[Records shown]:
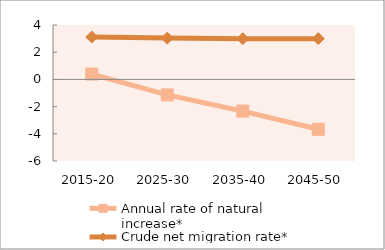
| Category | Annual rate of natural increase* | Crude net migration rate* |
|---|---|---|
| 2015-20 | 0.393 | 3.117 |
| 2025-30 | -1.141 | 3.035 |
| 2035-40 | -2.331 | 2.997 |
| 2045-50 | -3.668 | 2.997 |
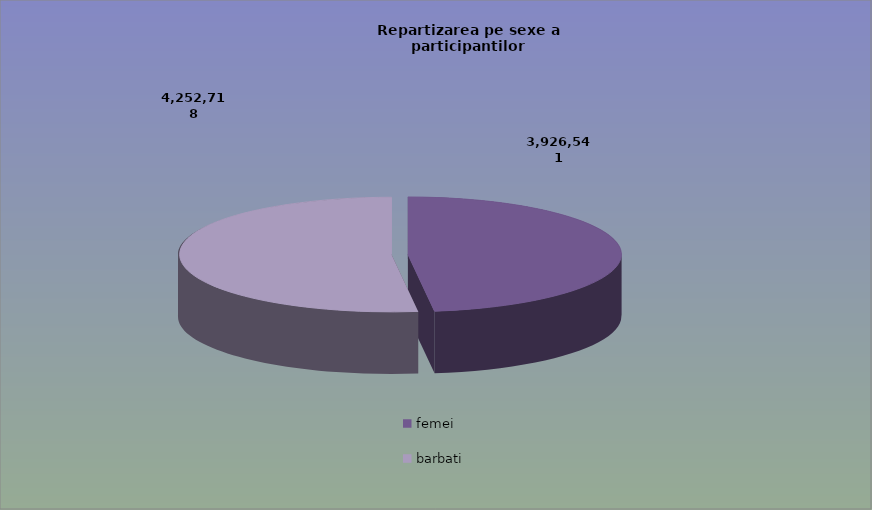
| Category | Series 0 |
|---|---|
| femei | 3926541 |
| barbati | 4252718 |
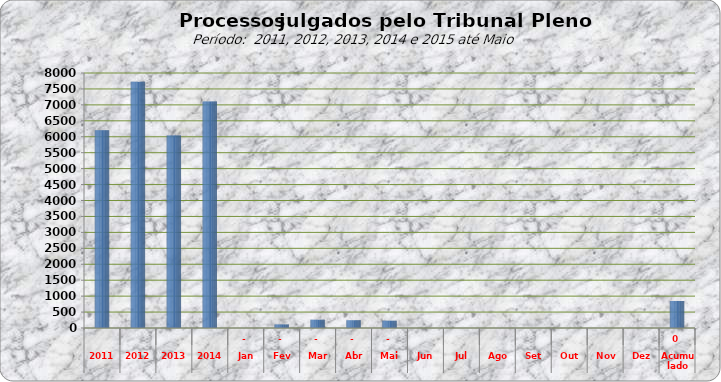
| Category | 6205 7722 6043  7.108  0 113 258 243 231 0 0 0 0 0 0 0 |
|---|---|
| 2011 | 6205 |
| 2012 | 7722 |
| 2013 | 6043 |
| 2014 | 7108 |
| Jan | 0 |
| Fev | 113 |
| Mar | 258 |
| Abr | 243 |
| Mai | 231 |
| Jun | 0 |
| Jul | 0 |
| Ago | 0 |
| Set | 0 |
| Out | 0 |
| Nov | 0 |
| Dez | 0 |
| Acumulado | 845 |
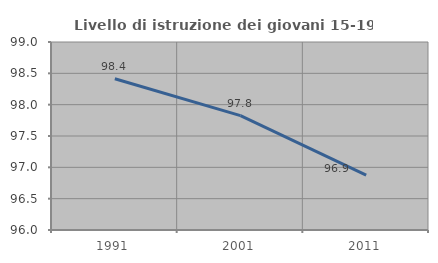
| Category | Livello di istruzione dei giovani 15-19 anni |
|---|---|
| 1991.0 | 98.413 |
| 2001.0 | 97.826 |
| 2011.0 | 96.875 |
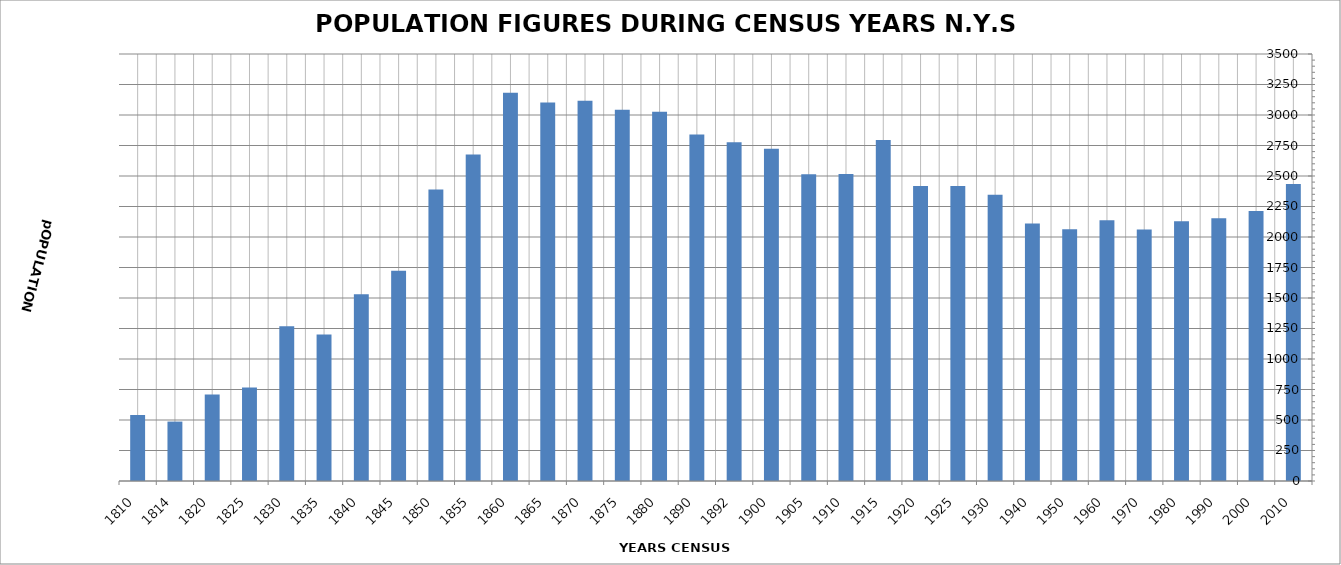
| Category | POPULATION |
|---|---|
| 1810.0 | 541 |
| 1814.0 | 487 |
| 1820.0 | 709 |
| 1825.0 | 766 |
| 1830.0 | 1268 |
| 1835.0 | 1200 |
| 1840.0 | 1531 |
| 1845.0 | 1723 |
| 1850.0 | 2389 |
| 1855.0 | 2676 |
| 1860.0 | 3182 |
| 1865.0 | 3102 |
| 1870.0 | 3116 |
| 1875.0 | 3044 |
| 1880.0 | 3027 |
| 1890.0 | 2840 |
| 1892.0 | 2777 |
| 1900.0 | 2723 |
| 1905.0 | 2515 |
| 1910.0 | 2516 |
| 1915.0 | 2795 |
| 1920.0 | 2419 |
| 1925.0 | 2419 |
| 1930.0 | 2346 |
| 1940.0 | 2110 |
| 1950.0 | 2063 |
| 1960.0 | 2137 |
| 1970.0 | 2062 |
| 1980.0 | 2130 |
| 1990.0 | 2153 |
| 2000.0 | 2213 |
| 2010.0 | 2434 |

[Exercise goal]:
Your answer must be an exact repeat of all the records, minus the pictures.

[Answer to this problem]:
| Category | Annual rate of natural increase* | Crude net migration rate* |
|---|---|---|
| 2015-20 | 0.393 | 3.117 |
| 2025-30 | -1.141 | 3.035 |
| 2035-40 | -2.331 | 2.997 |
| 2045-50 | -3.668 | 2.997 |
| Category | Series 0 |
|---|---|
| femei | 3926541 |
| barbati | 4252718 |
| Category | 6205 7722 6043  7.108  0 113 258 243 231 0 0 0 0 0 0 0 |
|---|---|
| 2011 | 6205 |
| 2012 | 7722 |
| 2013 | 6043 |
| 2014 | 7108 |
| Jan | 0 |
| Fev | 113 |
| Mar | 258 |
| Abr | 243 |
| Mai | 231 |
| Jun | 0 |
| Jul | 0 |
| Ago | 0 |
| Set | 0 |
| Out | 0 |
| Nov | 0 |
| Dez | 0 |
| Acumulado | 845 |
| Category | Livello di istruzione dei giovani 15-19 anni |
|---|---|
| 1991.0 | 98.413 |
| 2001.0 | 97.826 |
| 2011.0 | 96.875 |
| Category | POPULATION |
|---|---|
| 1810.0 | 541 |
| 1814.0 | 487 |
| 1820.0 | 709 |
| 1825.0 | 766 |
| 1830.0 | 1268 |
| 1835.0 | 1200 |
| 1840.0 | 1531 |
| 1845.0 | 1723 |
| 1850.0 | 2389 |
| 1855.0 | 2676 |
| 1860.0 | 3182 |
| 1865.0 | 3102 |
| 1870.0 | 3116 |
| 1875.0 | 3044 |
| 1880.0 | 3027 |
| 1890.0 | 2840 |
| 1892.0 | 2777 |
| 1900.0 | 2723 |
| 1905.0 | 2515 |
| 1910.0 | 2516 |
| 1915.0 | 2795 |
| 1920.0 | 2419 |
| 1925.0 | 2419 |
| 1930.0 | 2346 |
| 1940.0 | 2110 |
| 1950.0 | 2063 |
| 1960.0 | 2137 |
| 1970.0 | 2062 |
| 1980.0 | 2130 |
| 1990.0 | 2153 |
| 2000.0 | 2213 |
| 2010.0 | 2434 |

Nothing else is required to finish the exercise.